Both views have worked very well to date on 9800GT, 560M, and 580 cards.
However…
We recently discovered that on 600-series cards - specifically 640, 670, and 680 - the drawing performance on the outline mode for the wire mesh degrades significantly. I don’t have specific numbers in hand at the moment, but I’d estimate that the apparent update rate on screen drops from 30 Hz to 10 Hz or even less.
While this is going on the user experience in X also really starts to drag. Mouse movement is no longer smooth for example, and the pointer jumps across the screen in spurts as you drag.
I’m able to pin this specifically on the wire mesh, which currently is being rendered as quad strips in polygon outline mode. If I turn off the wire mesh only, then throughput cranks back up to what it has been historically. In fact when the wire mesh is not in the loop I can upload hundreds of the 601x601 tiles for filled poly processing without so much as a hiccup, shader and all. Conversely the wire mesh in the loop by itself without the fill processing and without the top-down map, is enough to cause the performance degradation.
Granted I could render the wire mesh differently, say as a bunch of line strips, and maybe that would help (or maybe it wouldn’t), but at this point I’m wondering why moving forward to a newer card like the 680 seems to have taken a major leap backwards on line drawing throughput.
I’ve examined this code pretty closely and not found any errors.
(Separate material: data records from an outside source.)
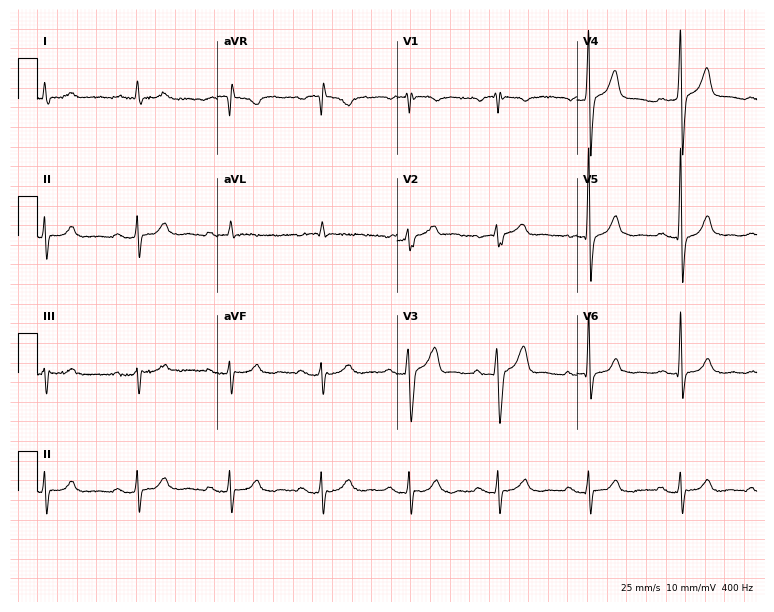
Standard 12-lead ECG recorded from a man, 75 years old. None of these six findings is recorded: first-degree AV block, right bundle branch block, left bundle branch block, sinus bradycardia, atrial fibrillation, sinus tachycardia.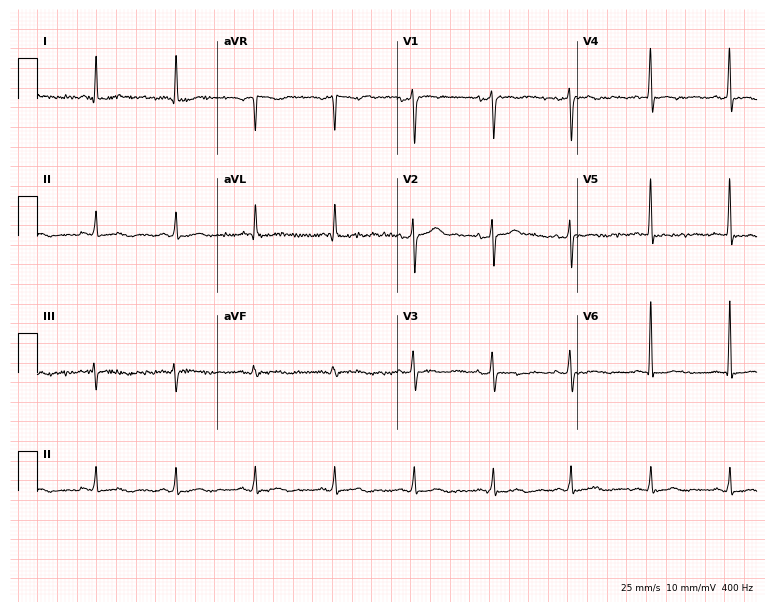
Standard 12-lead ECG recorded from a 41-year-old male (7.3-second recording at 400 Hz). None of these six findings is recorded: first-degree AV block, right bundle branch block, left bundle branch block, sinus bradycardia, atrial fibrillation, sinus tachycardia. Only these six findings were labelled.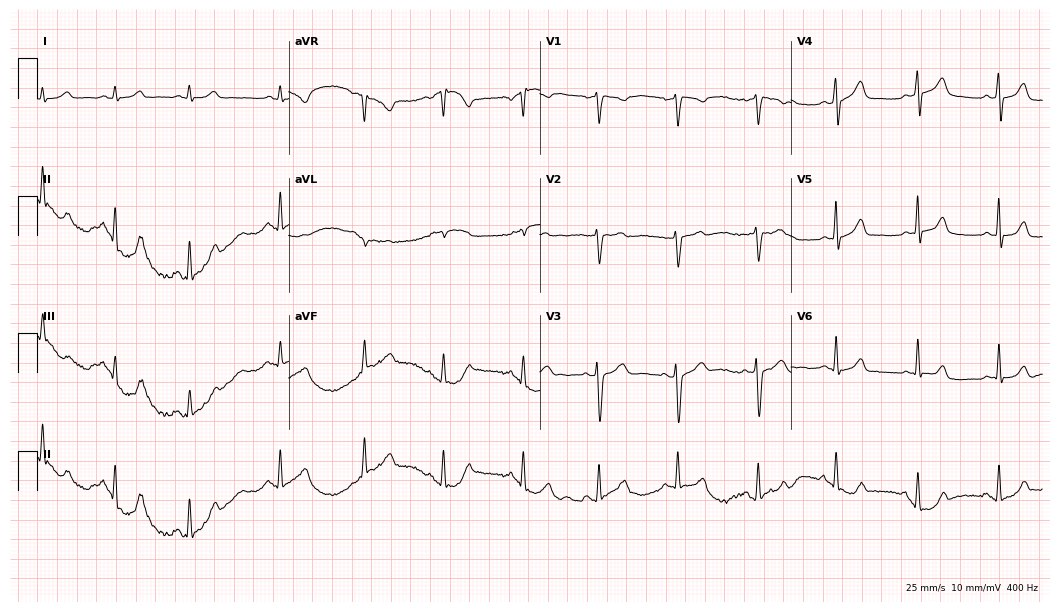
ECG (10.2-second recording at 400 Hz) — a 37-year-old female patient. Labelled as a normal ECG.

That, plus the fact that it has worked so well historically makes me less suspicious of the OpenGL calls. It seems more likely that perhaps something about the way the data are arranged is aggravating something on the NVIDIA side.
Or… maybe these cards just aren’t so good with rendering lines. Seems unlikely though.
Has anybody else observed this problem?
Any ideas?
nvidia-bug-report.log.gz (63.4 KB)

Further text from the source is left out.